Did you feel your heart rate go up just by reading those questions? Rest assured, you aren’t the only one. It is common to feel caught off guard or overwhelmed by questions like those. Interviews can be stressful and nerve-wracking and talking about yourself isn’t always easy.

The best way to handle this is to:

                 a) Shift your mindset, and

                  b) Prepare

Interviews make us nervous because we want to put our best foot forward and make the most of an opportunity, and really that’s something to be excited about! Remember that if you’ve made it to the interview stage you have already surpassed a lot of other candidates, which means that the employer likes what they have seen and are eager to find out more. Use that as a little confidence boost prior to your interview. They want you to be there just as much as you do!


Now back to the weaknesses question.

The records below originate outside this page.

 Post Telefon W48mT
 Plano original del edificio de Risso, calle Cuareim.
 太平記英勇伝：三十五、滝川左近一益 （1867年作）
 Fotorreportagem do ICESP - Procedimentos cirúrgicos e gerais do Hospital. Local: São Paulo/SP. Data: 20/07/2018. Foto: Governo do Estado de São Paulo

The best way to interpret this is to look at it as a way to show your employer that you have the ability to self-reflect, acknowledge what you need to work on and that you are taking the steps to improve on it. It shows resilience and humanity – we all have the ability to progress and improve and that is a positive thing.


So when asked about your greatest weaknesses, interpret it as “What are your greatest personal/technical achievements?”. This is your opportunity to explain how you have already or are currently trying to overcome something and how you drive and reflective nature is in fact strengths to your character.

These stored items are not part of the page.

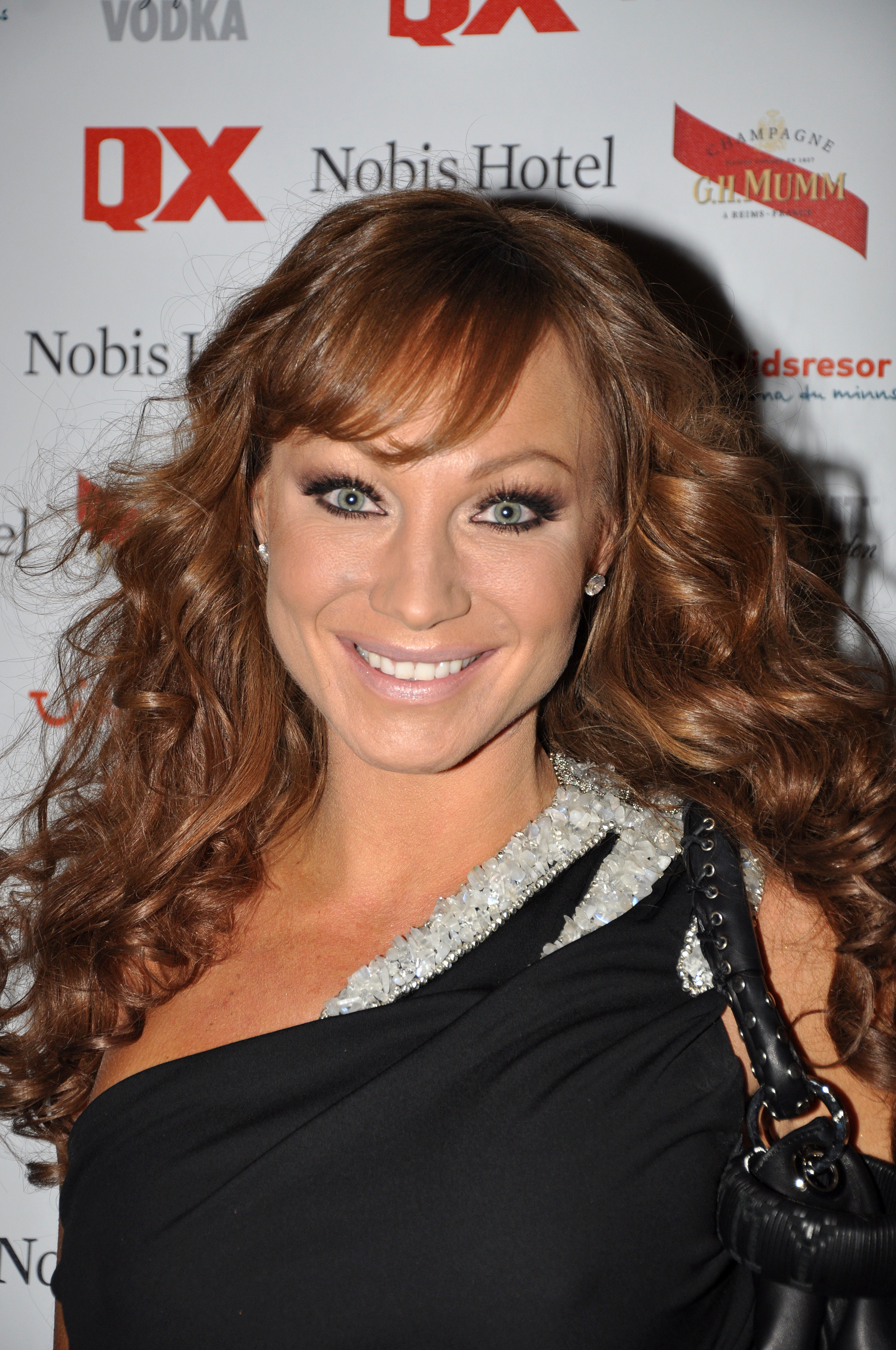 Gaygalan 2011 Charlotte Perrelli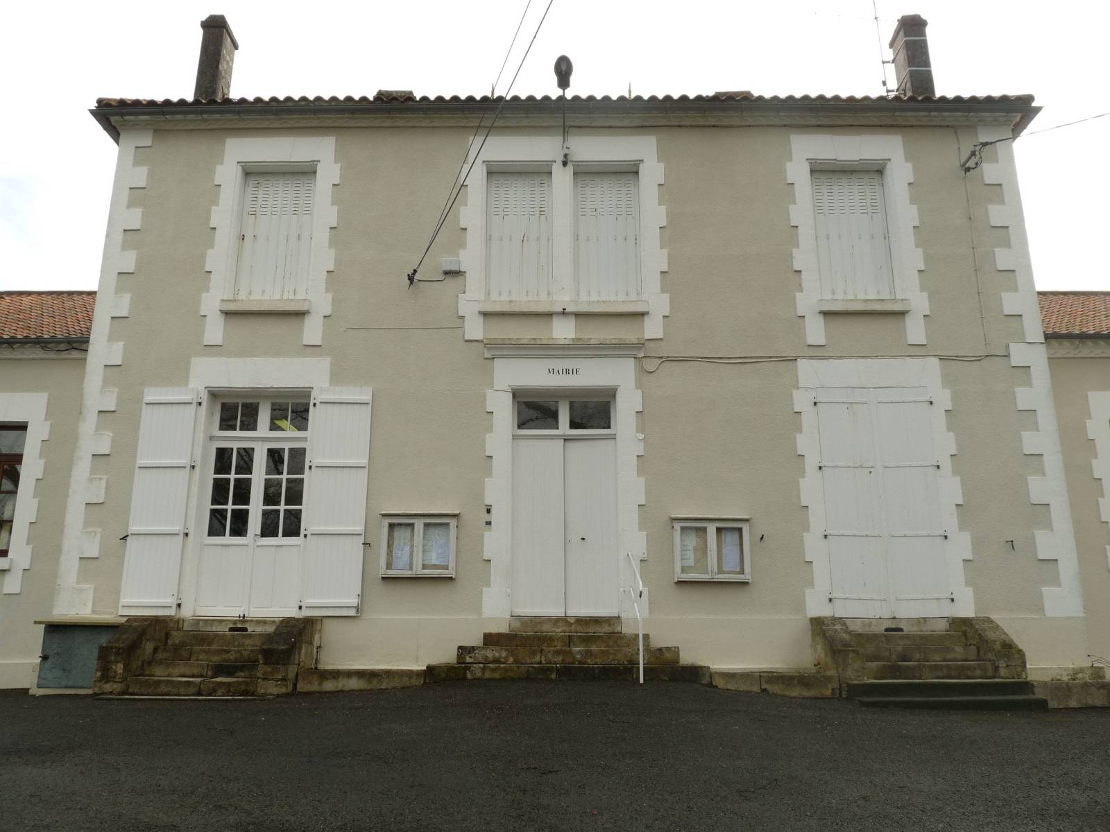 mairie de Roussines, Charente, France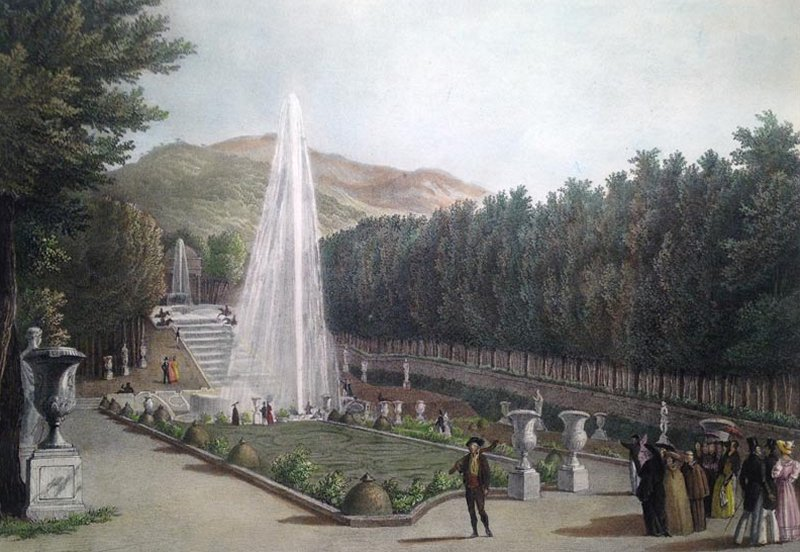 Vista general de la Cascada Nueva y parterre grande del palacio de La Granja (1821), de Fernando Brambilla, Palacio Real de Aranjuez, Madrid.

So once you’ve shifted your mindset, the next step is to prepare. Always prepare answers ahead of time to reduce anxiety, stress and the feeling of being flustered. Consider these tips when answering a question regarding weaknesses:

  1. When answering this question, start on a positive note. For example, if your weakness is that you are shy, you could say – “I consider myself an extravert around friends and family, but when I enter a new environment, I have a tendency to withdraw a little.”

  2. Now that you have acknowledged your weakness, show how you are taking steps to overcome it. For example – “In order to overcome my shyness, I give myself a little challenge to try and converse with everyone in my new team throughout my first week.”

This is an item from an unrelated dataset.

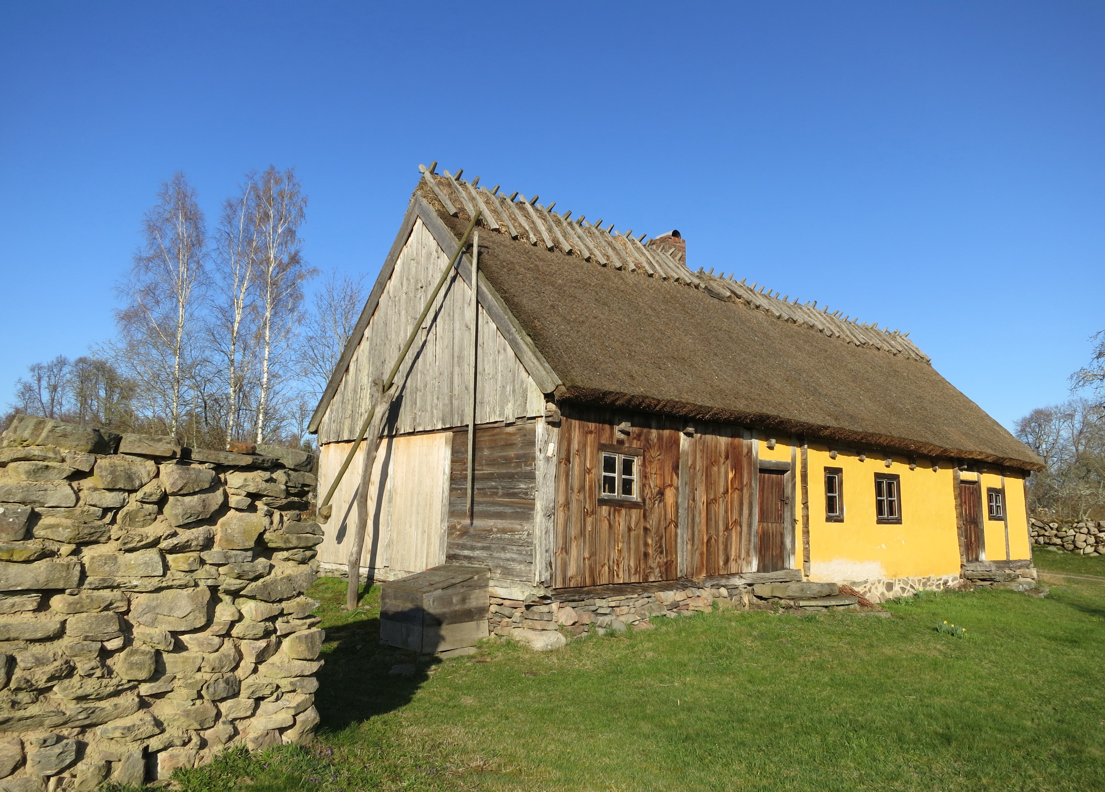 Ballingstorpsgården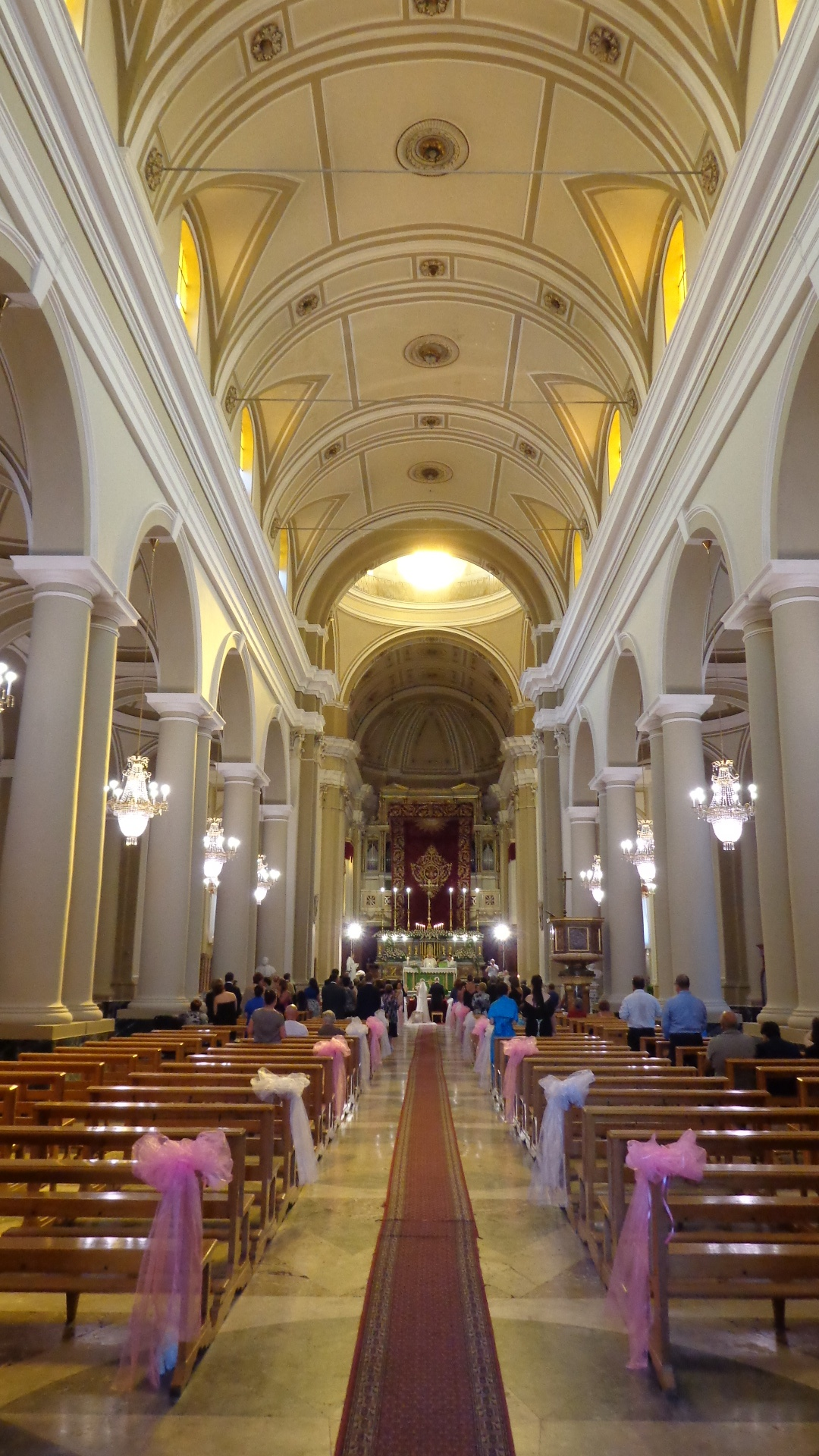 Navata

  3. To end your answer to this question, it is good to once again finish on a positive note and show that you are currently managing your weakness so that it won’t raise any concern for your employer. To end, say – “I find that by building a little rapport with my new team I become settled in and comfortable quite quickly and am back to being my naturally outgoing self."


  • The weakness you provide can be either a personal weakness or a technical weakness. The great thing about using technical weaknesses is that they can generally be improved more easily than personal ones.

  • When an employer is interviewing you, they are also assessing your personality and whether you will be a good cultural fit for the team, so be careful when deciding which personal attributes you may highlight as weaknesses.

  • Answer this question with enthusiasm and positivity to show an employer that you have a great, resilient attitude.


  • Using a weakness that is directly related to the role you are applying for. For example, If you are applying for a data entry role, it is best to avoid highlighting weaknesses like typing speed and excel skills as they are both important strengths needed for that role.

  • Do not say “I have none” or “I don’t know” as this shows a lack of ability to self-reflect and lack of preparation. Everyone always has something to improve on, so you should always be able to provide an answer.

  • Trying to turn a strength into a weakness can come across a little insincere. Before saying phrases like “I’m too much of a perfectionist” or “I’m too punctual”, think to yourself, is there really any downside to being extra attentive? Or showing up early? If they sound more like strengths, list them as strengths.

It can be quite a daunting experience to talk to a prospective employer about your weaknesses. The important thing to remember is that it doesn’t have to be. If you use the time you have wisely to prepare before your interview and get yourself into a positive headspace, you’ll find that you are more than capable of answering these questions with confidence. So next time you land an interview and your nerves start to kick in, take a deep breath, prepare, and remember that your ability to recognise your weaknesses is truly one of your greatest strengths.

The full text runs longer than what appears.